Min cost to walk 2D grid with free teleports #hard #dijkstra #dp

Intuition

Didn’t solved.

    // BFS?
    // A*
    // Dijkstra
    //
    // store individual k for each path
    //
    // moves only right-down,
    // can teleport backwards for some optimal paths
    //
    // we have to try all possible paths
    //
    // visited set is x,y,k
    //
    // to teleport we have to try all "lower" values
    //
    // 80*80=1600 or 10^3 can be O(n) scan for lowers?
    //
    // DP=DFS+cache? - no, we can visit twice with better value, so should be Dijkstra
    //
    // TLE
    //
    // TLE TLE TLE
    // TLE

To make Dijkstra work skip already done teleportations for each lower[k], where lower is indices of all sorted values.

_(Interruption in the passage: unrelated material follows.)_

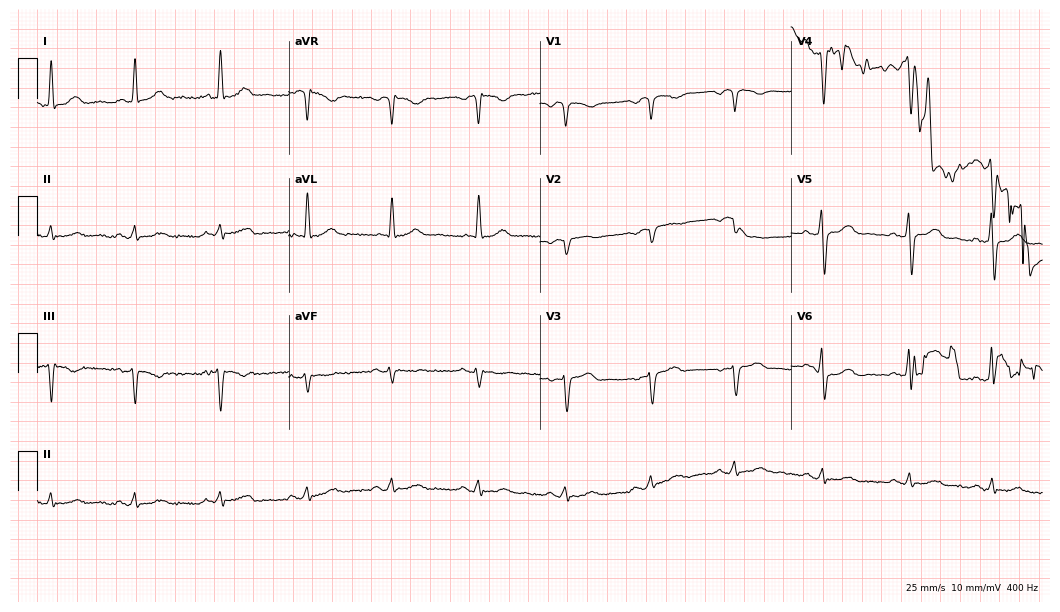
Resting 12-lead electrocardiogram (10.2-second recording at 400 Hz). Patient: a 54-year-old man. None of these six findings is recorded: first-degree AV block, right bundle branch block, left bundle branch block, sinus bradycardia, atrial fibrillation, sinus tachycardia.

The dp solution: do k layered relaxations of teleportations and walks right-bottom.

Approach

  • why in Dijkstra we can skip teleportations individually for each k?
  • why in Dp solution we updating by batches of equal values the minimum value so far?
  • why in Dp solution we sort descending and going from bigger to lower value and updating min(dp)?

Complexity

  • Time complexity: \(O(n^2klog(n))\) for Dijkstra and n^2k for DP

  • Space complexity: \(O(n^2k)\) for Dijkstra, n^2 for dp

Code

// 1505ms
    fun minCost(g: Array<IntArray>, k: Int): Int {
        val q = PriorityQueue<IntArray> { a,b -> a[3]-b[3] }
        val d = Array(g.size) { Array(g[0].size) { IntArray(k+1) {1 shl 30}}}
        val sorted = (0..<g.size*g[0].size).sortedBy {g[it/g[0].size][it%g[0].size]}
        q += intArrayOf(0, 0, k, 0); val lower = IntArray(k+1)
        while (q.size > 0) {
            val (x,y,k,c) = q.poll()
            if (x==g[0].size-1&&y==g.size-1) return c
            for ((x,y) in arrayOf(x+1 to y, x to y+1))
                if (x < g[0].size && y < g.size&&d[y][x][k]>c+g[y][x]) {
                    q += intArrayOf(x,y,k,c+g[y][x]); d[y][x][k] = c+g[y][x]
                }
            if (k > 0) while (lower[k] < sorted.size) {
                val i = sorted[lower[k]]; val (ny,nx) = i/g[0].size to i%g[0].size
                if (g[ny][nx] > g[y][x]) break
                if (c < d[ny][nx][k-1]) { q += intArrayOf(nx,ny,k-1,c); d[ny][nx][k-1] = c }
                lower[k]++
            }
        }; return -1
    }

// 68ms
    pub fn min_cost(g: Vec<Vec<i32>>, k: i32) -> i32 {
        let w = g[0].len(); let g = g.concat(); let n = g.len();
        let mut d = vec![1 << 30; n]; d[0] = 0;
        let mut v: Vec<_> = (0..n).collect(); v.sort_by_key(|&i| -g[i]);
        for a in 0..=k {
            for i in 0..n {
                if i >= w { d[i] = d[i].min(d[i - w] + g[i]); }
                if i % w > 0 { d[i] = d[i].min(d[i - 1] + g[i]); }
            }
            if a == k { break; }
            let (mut m, mut s) = (1 << 30, 0);
            for i in 0..=n {
                if i == n || g[v[i]] != g[v[s]]
                    { for &j in &v[s..i] { d[j] = m; } s = i }
                if i < n { m = m.min(d[v[i]]); }
            }
        } d[n-1]
    }